Nozick takes this idea of using the swing-middle group and expands upon it, waxing philosophical about the general morality of “using” others at all.  In our society, except for a few fringe groups, we pretty much accept that humans may “use” animals.  The question Nozick asks is, how far should we take this?… “Are organisms arranged on some ascending scale, so that any may be sacrificed or caused to suffer to achieve a greater total benefit for those not lower on the scale?”  He calls this view the “Elitist Hierarchical View.”  Under this view, a being may be sacrificed only for those beings occupying a higher place on life’s value scale.

Nozick lists a few competing outlooks to the Elitist Hierarchical View…

Competing View One:  a being can NOT be sacrificed for ANY other being’s sake  [this group might include, say… vegetarians, or those Buddhist sects which refuse to step on a bug, or those Manichaeists who will not murder plants].
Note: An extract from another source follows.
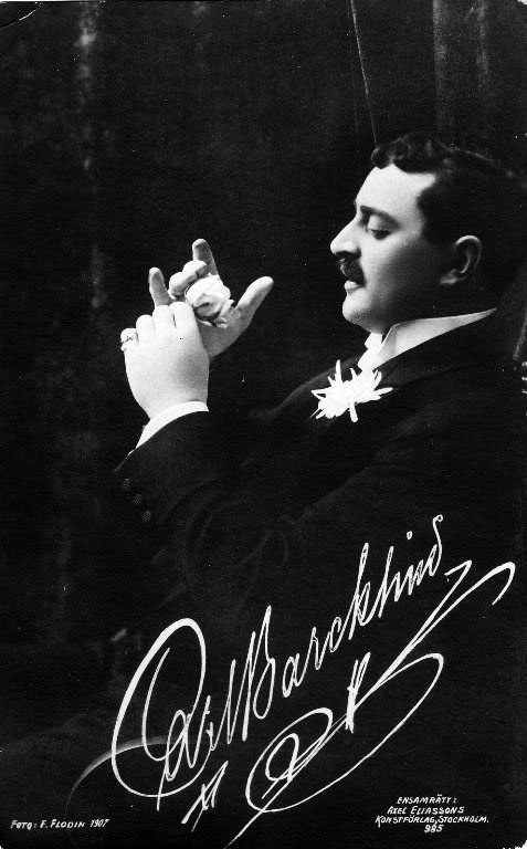 Carl Barcklind
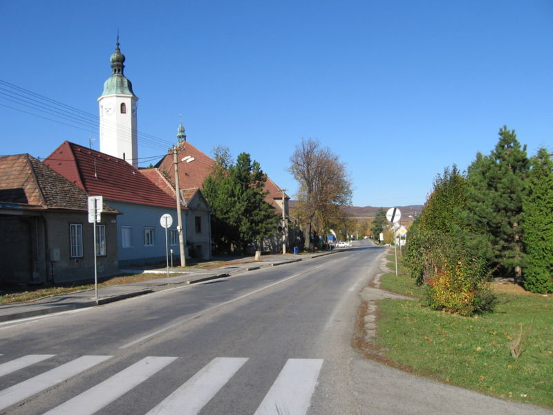 Častá, Slovakia, main street

Competing View Two:  a being may be sacrificed only for those beings ON THE SAME VALUE LEVEL OR HIGHER.  [Perhaps this would include soldiers, or people who receive less than the best healthcare so that the wealthy may receive the most and the best]

Competing View Three:  any being can be sacrificed for ANY other being, above or below it on the value scale.  Perhaps this would mean that it would be okay to kill-off tree-cutting settlers in order to preserve the local owl population (and the trees!).
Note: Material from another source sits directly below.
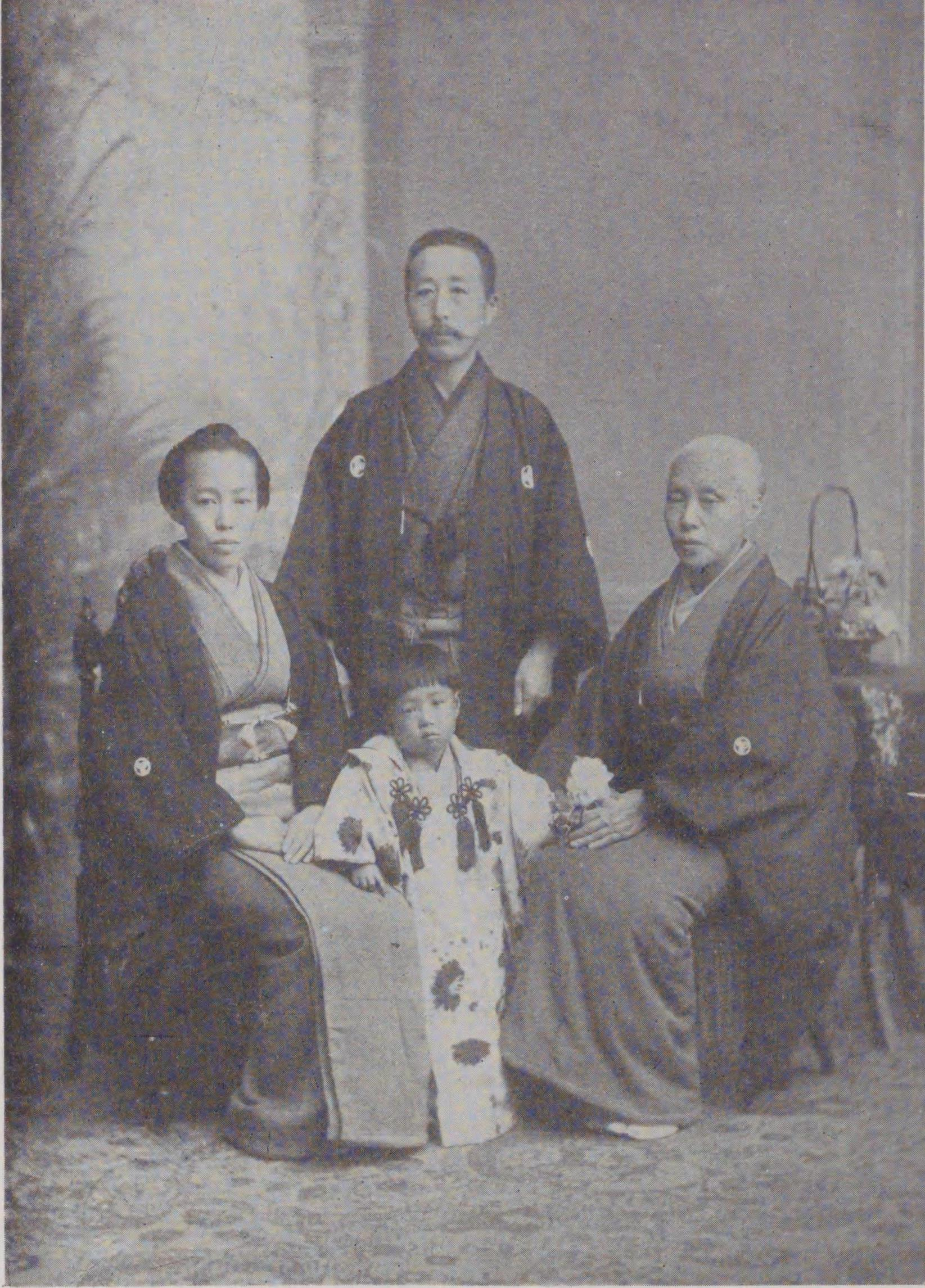 小鷹狩元凱と家族 中央元凱、前孫娘、右母、左妻

If using people means making them do things for you, than perhaps the flipside would be NOT allowing them to do things– for the reason that their activities might harm you in some way.  Nozick really struggles with the question of a Society’s exercise of “preventative restraint.”

And, I confess, I have struggled with same issue.  After so many years and so many experiences, I feel personally confident that there have been situations– rare but existent– in which I have interacted with a person who I knew– knew beyond a shadow of a doubt– would –sometime someplace– hurt someone badly.  And we can even assume that the person in question had already served time for assault or worse.  But what could I do?  You can’t lock-up someone just because your gut warns you that they are evil incarnate.  You can’t even “take ’em out.”  I found it a terrible feeling and a burden to carry.
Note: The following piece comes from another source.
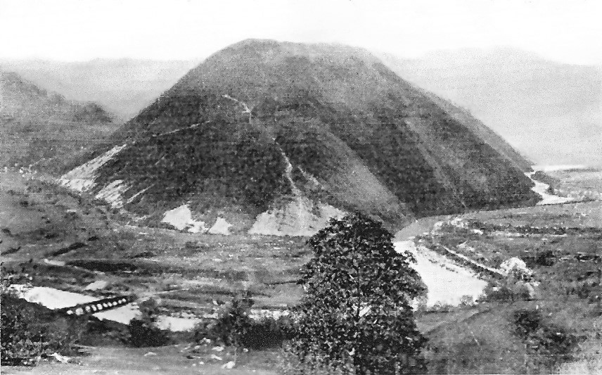 Monta Tomba

Nozick never comes up with a great answer concerning the exercise of “preventative restraint.”  He eventually leads himself to the conclusion that if we restrain someone from an activity which MIGHT harm us, then we owe them some kind of compensation for such a restraint upon their freedom.  This comes under his general Principle Of Compensation, which requires “those who act in self-protection in order to increase their own security to compensate those they prohibit from doing risky acts which might actually have turned out to be harmless.”  This gets very sticky, very quickly.  For instance, should we compensate people because we force them to lower their driving speed to something we consider “safe?”

At one point, Nozick suggests that Society should provide liability insurance for people as part of the Compensation Principle.  Says Nozick, “providing such insurance almost certainly would be the least expensive way to compensate people who present only normal danger to others.”  Although this idea of public liability insurance seems quite socialist on one hand, Nozick contends he arrived at the idea via logic and strictly Libertarian values.